Vaginismus: Symptoms, Causes and Treatments
Pictured: Calexotics She-ology Wearable Dilator
Content warning: This article contains information about sexual trauma. It has been included to inform our audience about trauma as a potential cause of vaginismus as a condition.
Vaginismus is a medical condition that can significantly impact individuals' lives, causing pain and discomfort during sexual intercourse or vaginal penetration. It affects a significant number of people and can have both physical and psychological consequences.
In this article, we'll explore what vaginismus is, its prevalence, potential causes, symptoms, prevention strategies, available treatments and when it's essential to seek medical advice.
What is Vaginismus?
Vaginismus is a condition characterised by involuntary muscle contractions of the pelvic floor muscles surrounding the vaginal opening. These contractions make it difficult, and often painful, for individuals to engage in vaginal penetration, including sexual intercourse, using tampons or undergoing medical examinations.
Vaginismus is surprisingly common.

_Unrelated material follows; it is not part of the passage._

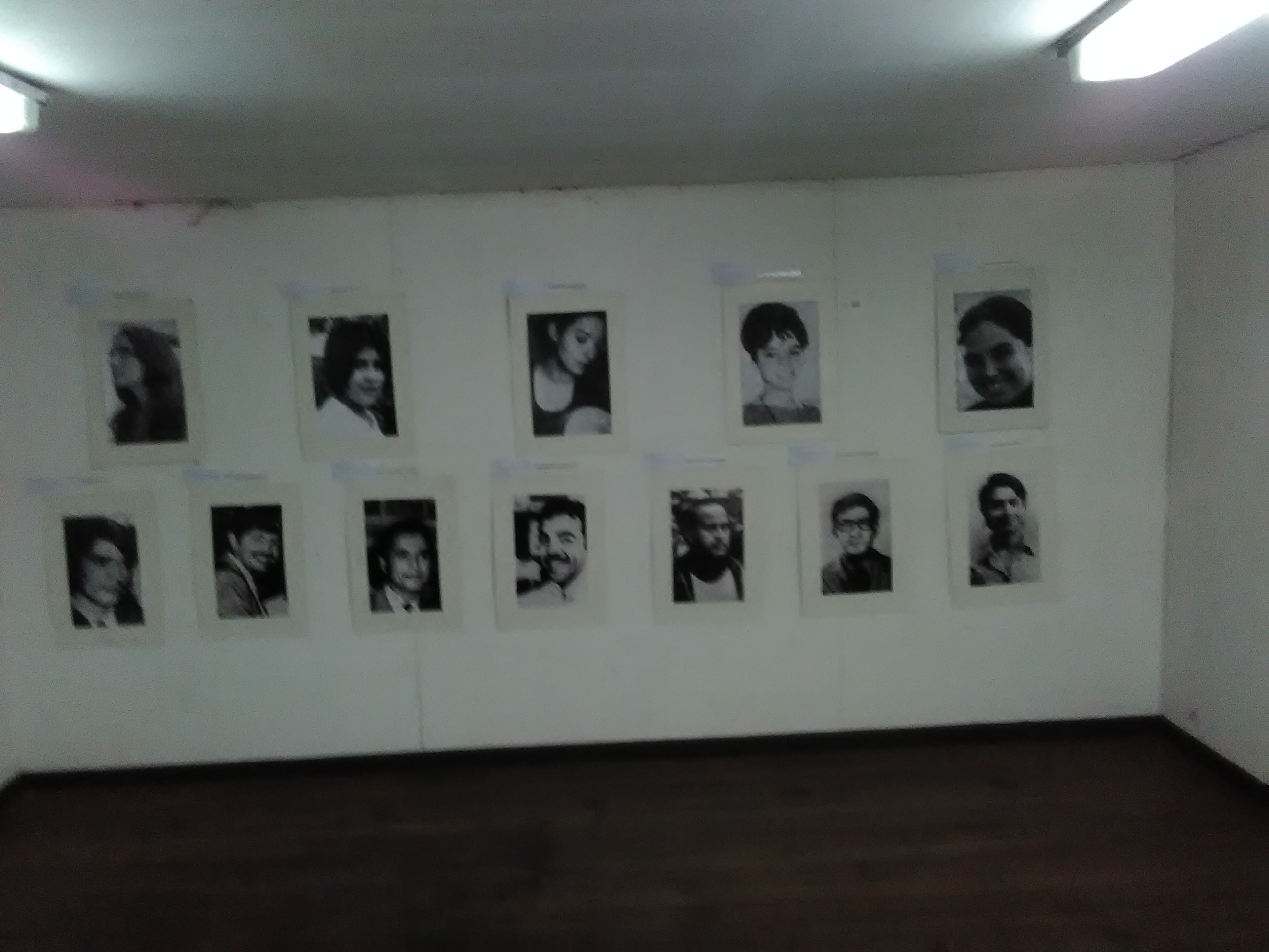 Ubicado en Santiago de Chile, frente al cerro del mismo nombre, fue usado como lugar de torturas y de desaparición de personas durante los primeros años del Régimen Militar.

While exact statistics can vary, it's estimated that around 5-17% of individuals experience some form of vaginismus during their lifetime[^1]. The condition can manifest in a range of severity levels, from mild discomfort to extreme pain.
The causes of vaginismus can be complex and can vary from person to person.
Some potential factors include:
- Physical Factors: Infections, menopause, childbirth, trauma or surgeries in the genital area can contribute to vaginismus.
- Psychological Factors: Negative sexual experiences, anxiety surrounding the appearance of the vagina, fear of pain or past sexual trauma can lead to muscle tension and involuntary contractions.
- Cultural and Religious Factors: Societal taboos and misinformation around sex can cause anxiety and contribute to the development of vaginismus.
The symptoms of vaginismus can manifest in different ways, including:
- Pain or Discomfort: Painful vaginal penetration, often described as a burning or stinging sensation.
- Involuntary Muscle Contractions: Tightening of the pelvic floor muscles, making penetration difficult or impossible.
- Anxiety and Fear: Feelings of fear or anxiety surrounding sexual activity or attempts at vaginal penetration.
While it might not be possible to prevent all cases of vaginismus, there are steps individuals can take to reduce their risk or manage the condition:
- Open Communication: Maintain open communication with partners about sexual desires, boundaries and any concerns.
- Education: Get to know your body, understand sexual health and healthy sexual practices.
- Relaxation Techniques: Practice relaxation techniques, such as deep breathing or mindfulness, to reduce muscle tension.
Vaginismus is a treatable condition, and various approaches can help individuals manage and overcome it:
- Pelvic Floor Physical Therapy: A trained physiotherapist can guide individuals through exercises to relax and strengthen pelvic floor muscles.
- Cognitive Behavioural Therapy (CBT): Therapists can help individuals address the psychological aspects of vaginismus, such as anxiety and fear.
- Desensitisation: Gradual exposure to vaginal penetration using dilators of increasing sizes, like the ones shown below, can help the body adapt and reduce discomfort. Always start with the smallest size dilator with some water-based lubricant and gradually work your way up to wider diameters over time.
When to Seek Medical Advice
If you experience persistent pain or discomfort during attempts at vaginal penetration, it's essential to seek medical advice. A healthcare professional, such as a gynaecologist or a sex therapist, can provide an accurate diagnosis and recommend suitable treatments based on your individual circumstances.
See our article How to Talk to a Doctor about Vaginal Concerns for some guidance on preparing for an appointment.
Leclair CM, Abbey A. (2018). Vaginismus: A review of the literature on the classification/diagnosis, etiology, and treatment. Sexual Medicine Reviews, 6(1), 33-49. [DOI: 10.1016/j.sxmr.2017.04.001]
Disclaimer: This blog is for informational purposes only and is not a substitute for professional medical advice. Always consult with a qualified healthcare provider for accurate diagnosis and appropriate treatment.